Couples in Plantation that are preparing to wed likely have their thoughts preoccupied with planning their weddings, and then their subsequent lives together. There is likely no place given in those plans for the potential for divorce. Yet for those who bring significant assets into their marriages, having a prenuptial agreement in place may be something to consider in the event that their relationships do end. Indeed, more and more couples appear to making this decision together, with the Wall Street Journal sharing that the American Academy of Matrimonial Lawyers reports a 63 percent increase in such agreements in recent years.

Of course, simply having a prenup in place does not mean that one’s assets are automatically protected. During marriage, it is common for the assets that each brings in to the union to become intermingled. Examples of this may be:

  •          A recently married couple pooling their assets to buy a home or start a business.  
  •          One spouse using his or her savings to help put the other through college.
  •          A couple using a property that one brought into the marriage as the family homestead.

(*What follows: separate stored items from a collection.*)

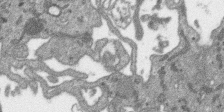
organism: Human
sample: Lung epithelial cells infected with SARS-CoV-2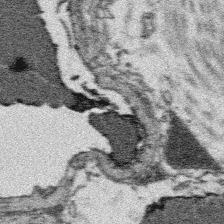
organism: Platynereis dumerilii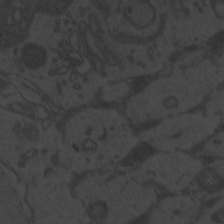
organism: Zebrafish
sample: Macrophage infected with Toxoplasma gondii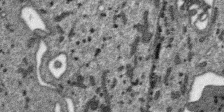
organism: Human
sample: Lung epithelial cells infected with SARS-CoV-2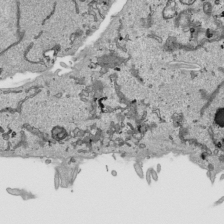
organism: Human
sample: Mitochondria in HCT116 cells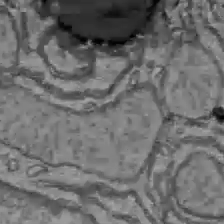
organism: C57BL Mouse
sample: Liver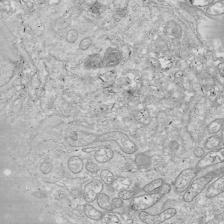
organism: Drosophila
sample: Cell division; meiosis; drosophila spermatocytes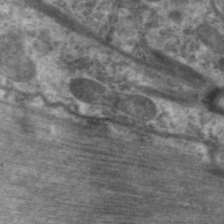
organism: C. elegans
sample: Pharynx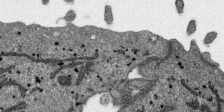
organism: Human
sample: Lung epithelial cells, uninfected (mock) control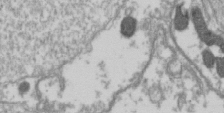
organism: Drosophila
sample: Cell division; meiosis; drosophila spermatocytes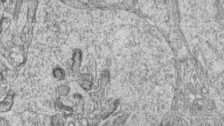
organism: Zebrafish
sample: synaptic ribbons in rod cells and cone cells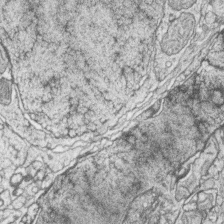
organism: Zebrafish
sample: synaptic ribbons in rod cells and cone cells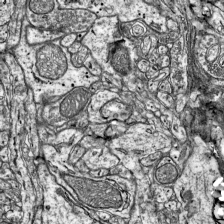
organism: Mouse
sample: Visual Cortex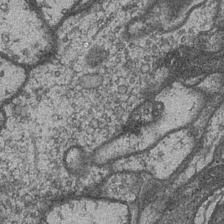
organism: Drosophila
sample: Optic medulla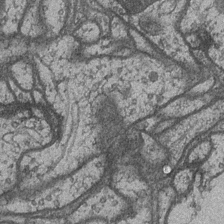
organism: Drosophila
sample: Optic medulla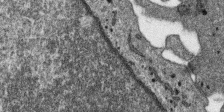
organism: Human
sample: Lung epithelial cells infected with SARS-CoV-2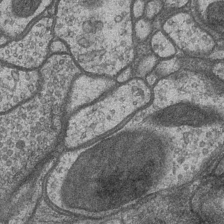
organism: Drosophila
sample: Optic medulla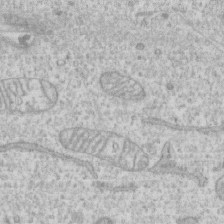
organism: Human
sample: CRL-1474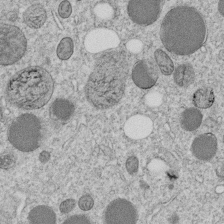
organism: C. elegans
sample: C. elegans embryo early stage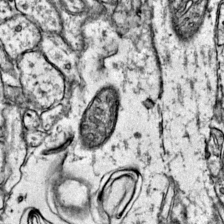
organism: Mouse
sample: Primary visual cortex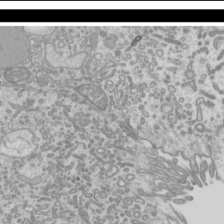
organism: Mouse
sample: Cilia; mouse epididymis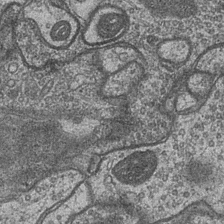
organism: Drosophila
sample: Optic medulla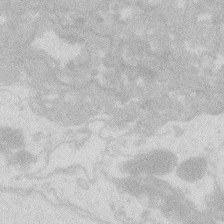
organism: Zebrafish
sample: Macrophage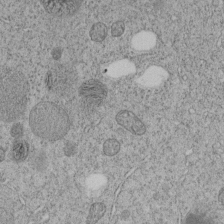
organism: C. elegans
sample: C. elegans embryo early stage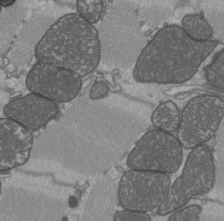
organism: C57BL Mouse
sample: Heart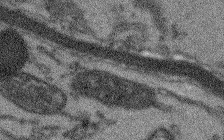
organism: Arabidopsis thaliana
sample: Root tip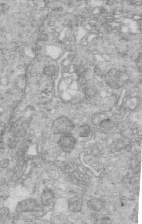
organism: Mouse
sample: Multiciliated cells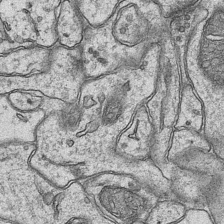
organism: Mouse
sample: CA1 Hippocampus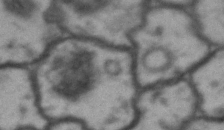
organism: Drosophila
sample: Brain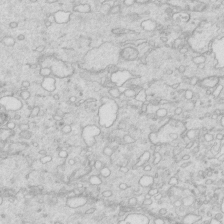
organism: Mouse
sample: Multiciliated cells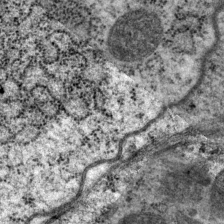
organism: P. pacificus
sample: Pharynx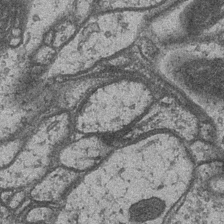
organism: Drosophila
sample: Optic medulla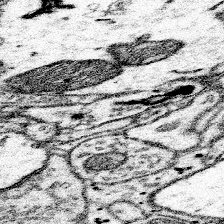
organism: Mouse
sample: Somatosensory cortex neuropil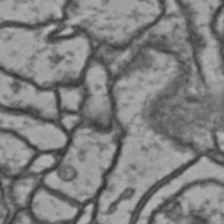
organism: Drosophila
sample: Brain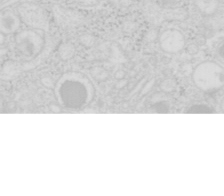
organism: Mouse
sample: Pancreas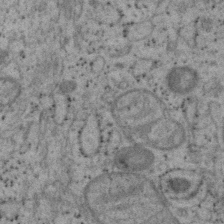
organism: Human
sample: HeLa cells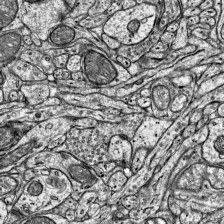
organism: Mouse
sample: Visual Cortex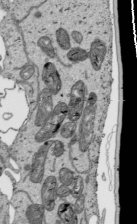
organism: Human
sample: Mitochondria in HCT116 cells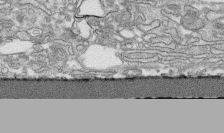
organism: Human
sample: CRL-1474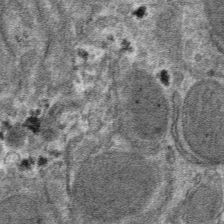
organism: Mouse
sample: Mouse hepatocytes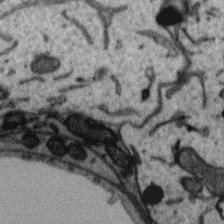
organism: Zebra finch
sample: Brain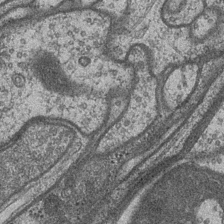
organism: Drosophila
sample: Optic medulla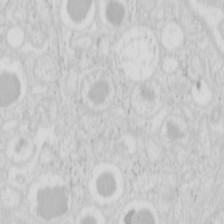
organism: Mouse
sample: Pancreas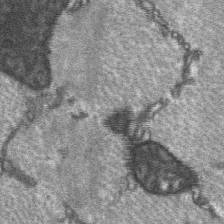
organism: C57BL Mouse
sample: Soleus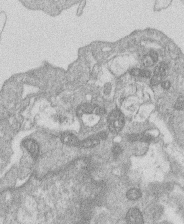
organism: Human
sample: Macrophage cells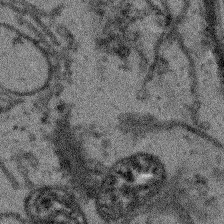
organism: Arabidopsis thaliana
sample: Root tip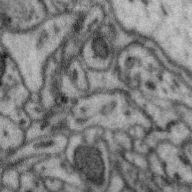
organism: Zebra finch
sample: Brain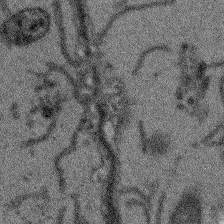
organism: Arabidopsis thaliana
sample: Root tip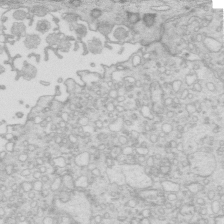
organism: Mouse
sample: Multiciliated cells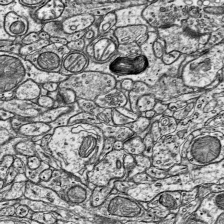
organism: Mouse
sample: Visual Cortex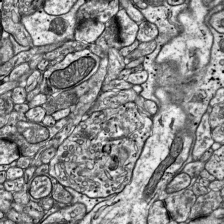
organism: Mouse
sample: Visual Cortex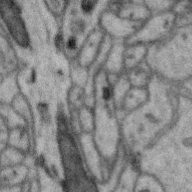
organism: Zebra finch
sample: Brain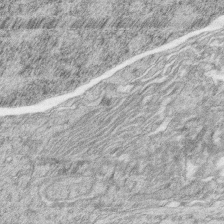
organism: Zebrafish
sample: synaptic ribbons in rod cells and cone cells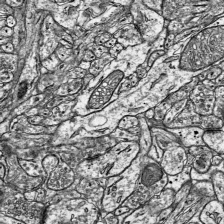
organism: Mouse
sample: Visual Cortex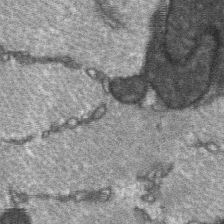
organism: C57BL Mouse
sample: Soleus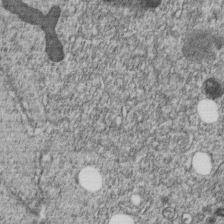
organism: C. elegans
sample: C. elegans embryo early stage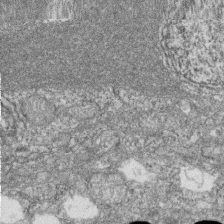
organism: Zebrafish
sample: Cilia; retinal pigment epithelium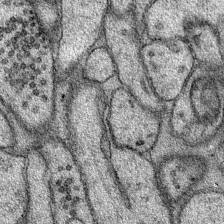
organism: Mouse
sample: Primary visual cortex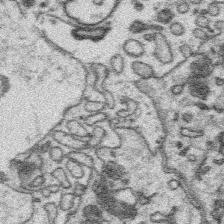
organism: Platynereis dumerilii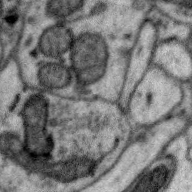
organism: Zebra finch
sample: Brain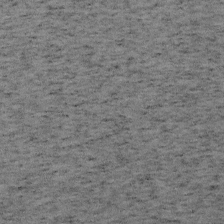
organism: Mouse
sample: OT-I killer T cells with ID8 ovarian cancer cells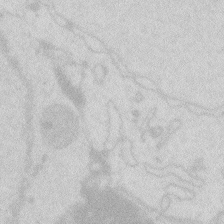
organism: Zebrafish
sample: Macrophage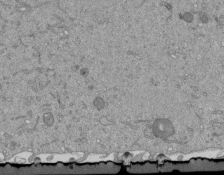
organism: Mouse
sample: ED-1 cell nuclei; centrioles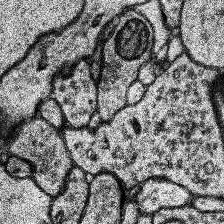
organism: Human
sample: Temporal Lobe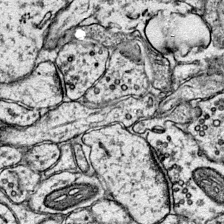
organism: Mouse
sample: Primary visual cortex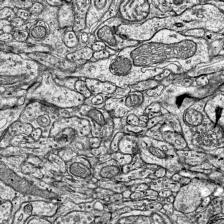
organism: Mouse
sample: Visual Cortex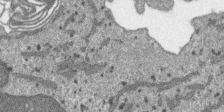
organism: Human
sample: Lung epithelial cells infected with SARS-CoV-2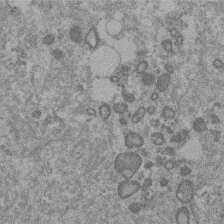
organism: Mouse
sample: Dividing mouse embryo 1 cell stage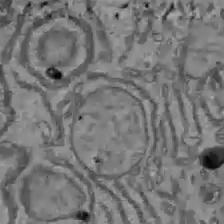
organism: C57BL Mouse
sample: Liver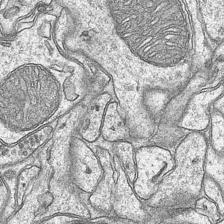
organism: Mouse
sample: CA1 Hippocampus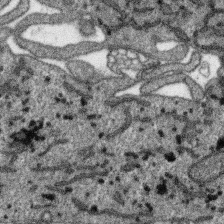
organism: Human
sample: Lung epithelial cells infected with SARS-CoV-2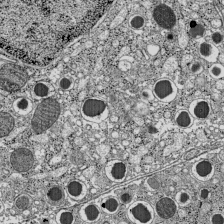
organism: C57BL Mouse
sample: Pancreatic islet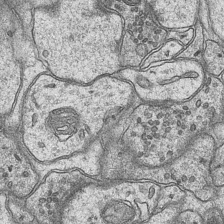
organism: Mouse
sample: CA1 Hippocampus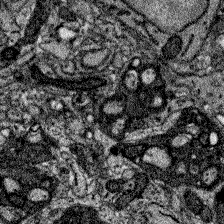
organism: Zebrafish
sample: Larval olfactory bulb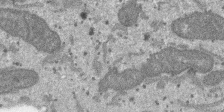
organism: Human
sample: Lung epithelial cells infected with SARS-CoV-2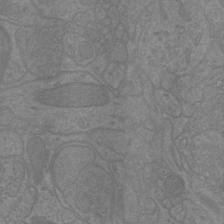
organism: Mouse
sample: Cortical neurons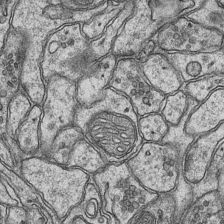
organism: Mouse
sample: CA1 Hippocampus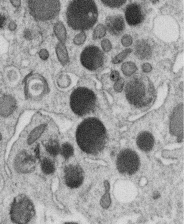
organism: C. elegans
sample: C. elegans oocyte; sperm cells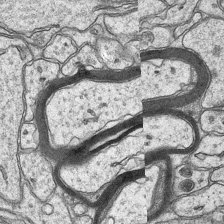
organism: Mouse
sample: CA1 Hippocampus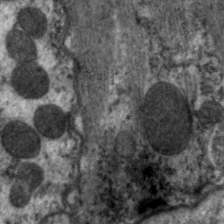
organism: C. elegans
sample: Pharynx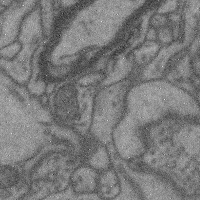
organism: Mouse
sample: Cerebral cortex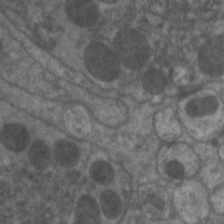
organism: C. elegans
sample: Pharynx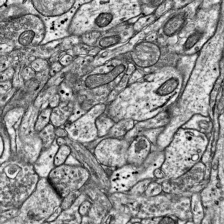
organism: Mouse
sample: Visual Cortex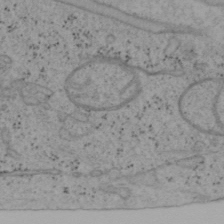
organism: Human
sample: HeLa cells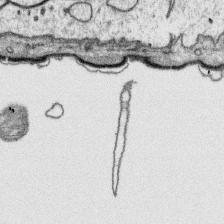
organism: Platynereis dumerilii
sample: Parapodia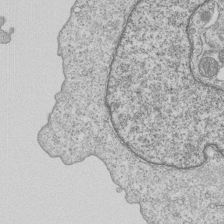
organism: Human
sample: MDA-MB-231 cells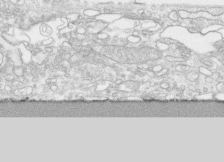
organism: Human
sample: CRL-1474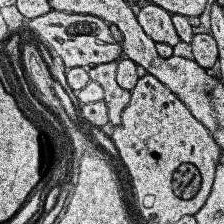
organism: Human
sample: Temporal Lobe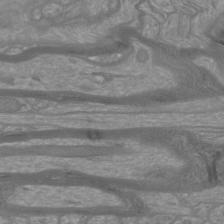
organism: Mouse
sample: Cortical neurons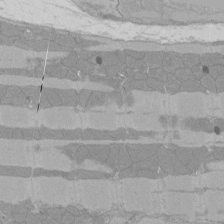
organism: Rat
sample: Left ventricle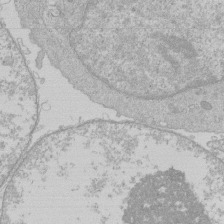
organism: Human
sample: Macrophage cells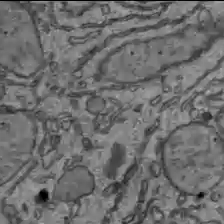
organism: C57BL Mouse
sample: Liver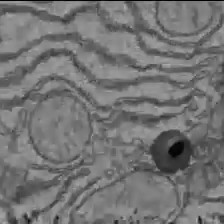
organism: C57BL Mouse
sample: Liver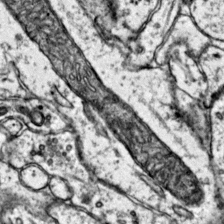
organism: Mouse
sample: Primary visual cortex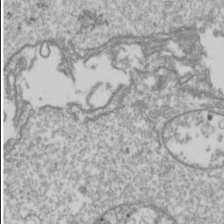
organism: Drosophila
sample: Cell division; meiosis; drosophila spermatocytes

Should a marriage where any of these scenarios (or others like them) occur come to end, one side may argue against a prenuptial agreement being enforced. The question is does such an argument have any validity?

In some cases, the answer is yes. According to the Florida state statute regulating the dissolution of a marriage, a prenuptial agreement may be deemed unenforceable if either side was never given a fair assessment of the other’s assets and liabilities, or did not voluntarily waive the right to disclose information regarding such issues. Agreements not executed properly or obtained via coercion, fraud, or under duress are also not considered to be valid.